Peter Van Brugh Livingston was an American merchant.
Background
Peter Van Brugh Livingston was born on October 1710 at Albany, New York, United States and baptized November 3, 1710. He was a grandson of Robert Livingston, and the son of Philip Livingston, second lord of the manor, and of Catharine (Van Brugh). Most of his boyhood was spent in Albany, where his father served as secretary of Indian affairs during the latter years of Robert Livingston's life.
Education
He was educated at Yale, graduating in the class of 1731.
Career
In 1731 Livingston settled in New York City, and joined the mercantile interests of the little port. His business ventures prospered sufficiently to enable him to build a mansion in the Dutch tradition on Princess Street. During the French wars he accumulated a small fortune from government contracts for supplying various military expeditions. His privateering enterprises were likewise fortunate and profitable.
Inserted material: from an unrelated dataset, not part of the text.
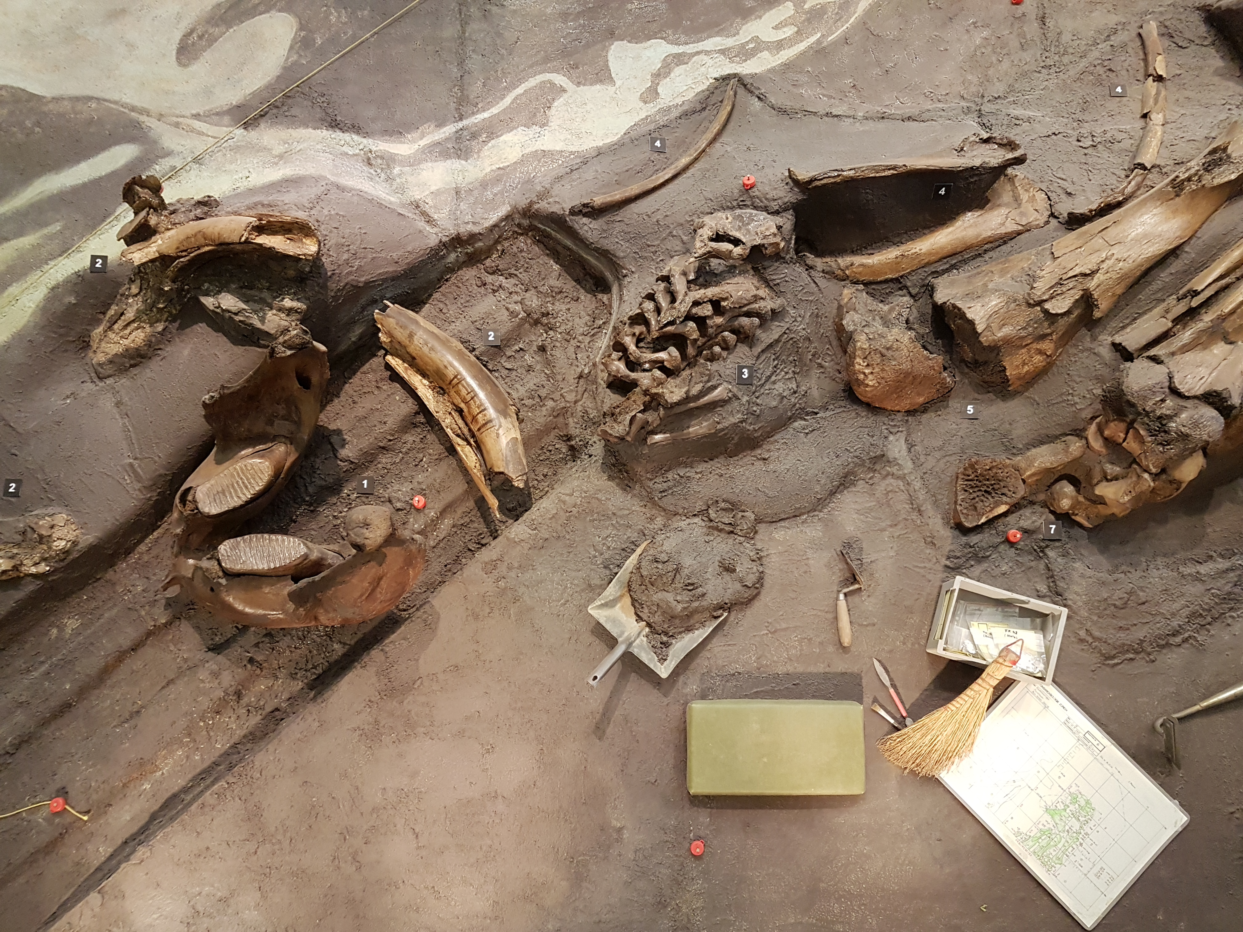 Mammutmusem in Niederweningen (Switzerland)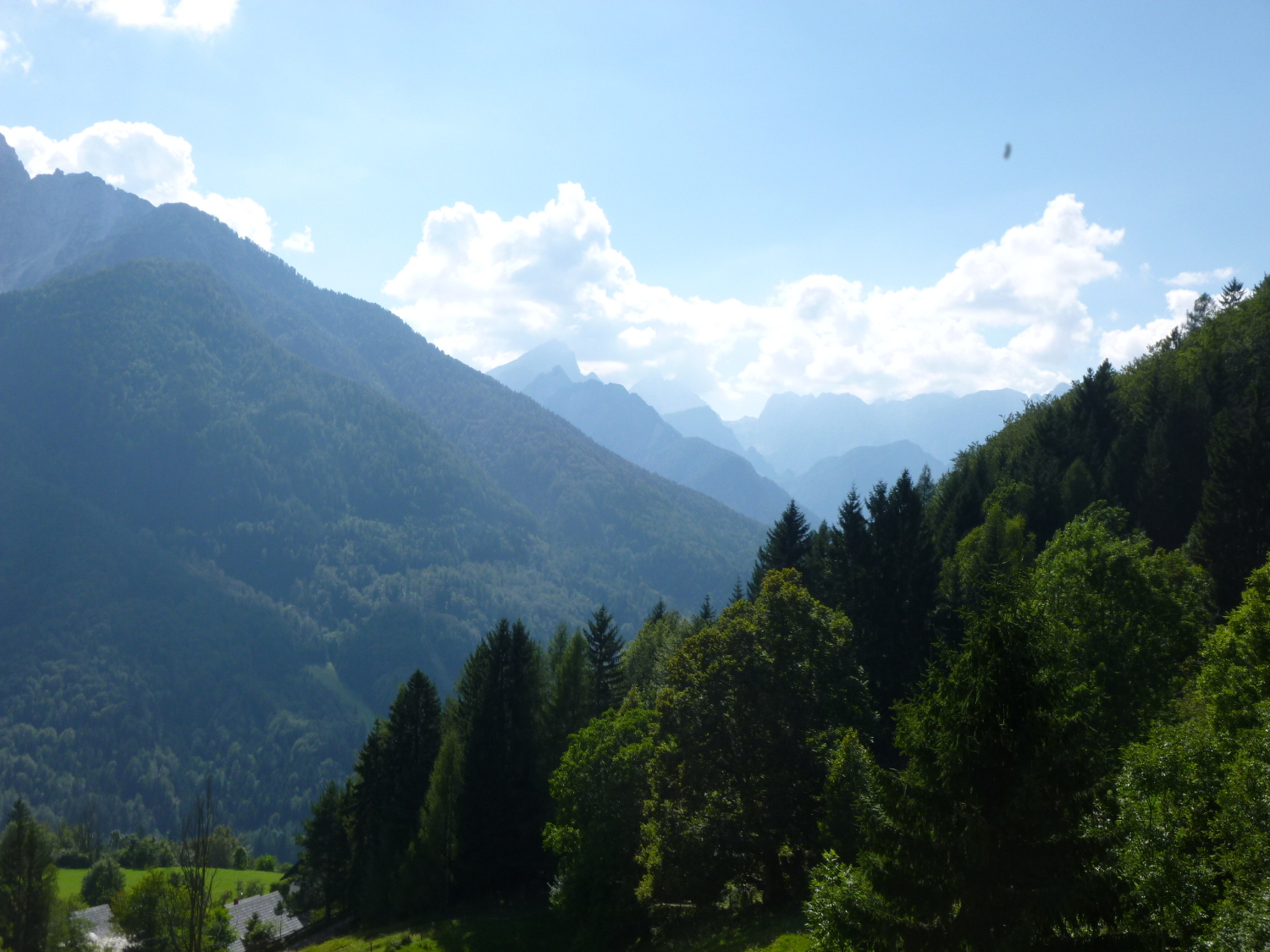 23 Blick von Srednji Vrh nach Westen

Having formed a business arrangement with his brother-in-law, Alexander, he secured through his partner a commission from Governor Shirley to supply the army which was being equipped for an assault on Fort Niagara in 1755. The profits from this contract were partially dissipated during a protracted suit in chancery between Alexander and Livingston over the precise terms of their agreement.
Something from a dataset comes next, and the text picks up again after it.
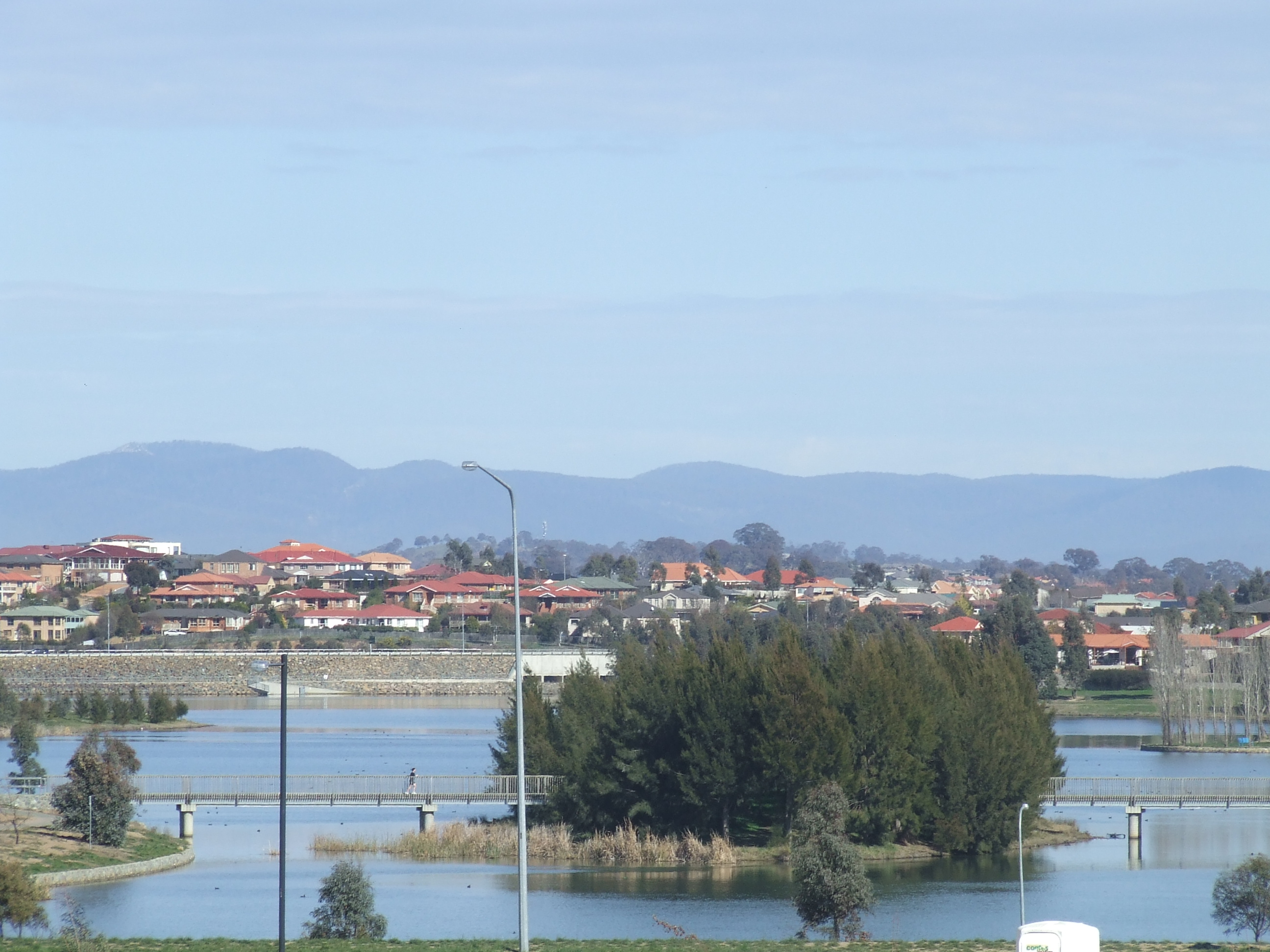 Yerrabi Pond, Amaroo, ACT

In his extensive mercantile operations Livingston was judged, even by his political foes, to belong to that group known as "fair traders and honest men". He found time during the busiest years of his career to serve from 1748 to 1761 as a trustee of the College of New Jersey, later Princeton. Livingston was a member of the Committee of Sixty organized in November 1774 to enforce the "Association" entered into by the Continental Congress and to assume such governmental powers as seemed necessary in the emergency. In this group the radicals had a clear majority, which they used to create the Committee of One Hundred, an extra-legal body charged with the responsibility for provincial affairs until the opening of the first provincial congress in 1775; Livingston was a member of this committee and was sent to the provincial congress, which promptly named him its presiding officer. He was also Chairman of the Committee of Safety from September 1776 to March 1777. In 1776, he was appointed Treasurer by the Provincial Congress, and remained in office until 1778, after the establishment of the State Government. He died at Elizabethtown, New Jersey.
Achievements
Peter Van Brugh Livingston became successful in the shipping business. He was appointed the 1st New York State Treasurer. He was also known as a principal founder of the College of New Jersey.
Politics
In provincial politics Livingston was generally found on the side of the popular party, which was strongly Presbyterian in its religious preferences. For a time he was an able lieutenant in carrying out the plans of the Whig triumvirate consisting of his brother William, John Morin Scott, and William Smith, Jr. . He heartily indorsed the merchants' memorials in 1763 and 1764 against Grenville's projects to raise a revenue in America and he seems to have been less alarmed than his wealthy colleagues by the high-handed tactics of the mechanics and small shopkeepers in the year of the Stamp Act. At any rate, in 1774 he took his stand with the radical wing of the Whig faction. A member of the Committee of Fifty-One, organized to choose delegates to the First Continental Congress, he protested against the attempt of the conservative merchants to dominate the committee and resigned in company with such radicals as Alexander MacDougall and Isaac Sears in order to give point to his protest.
Personality
John Adams found Livingston "an old man, extremely staunch in the cause, and very sensible, " who was not afraid of the extremists in New England.
Connections
On November 3, 1739, Livingston married Mary Alexander, daughter of James Alexander, a member of the council and surveyor-general of New Jersey, and sister of William, who later married Livingston's sister Sarah. After the death of his first wife, in 1767, he married Elizabeth, widow of William Ricketts.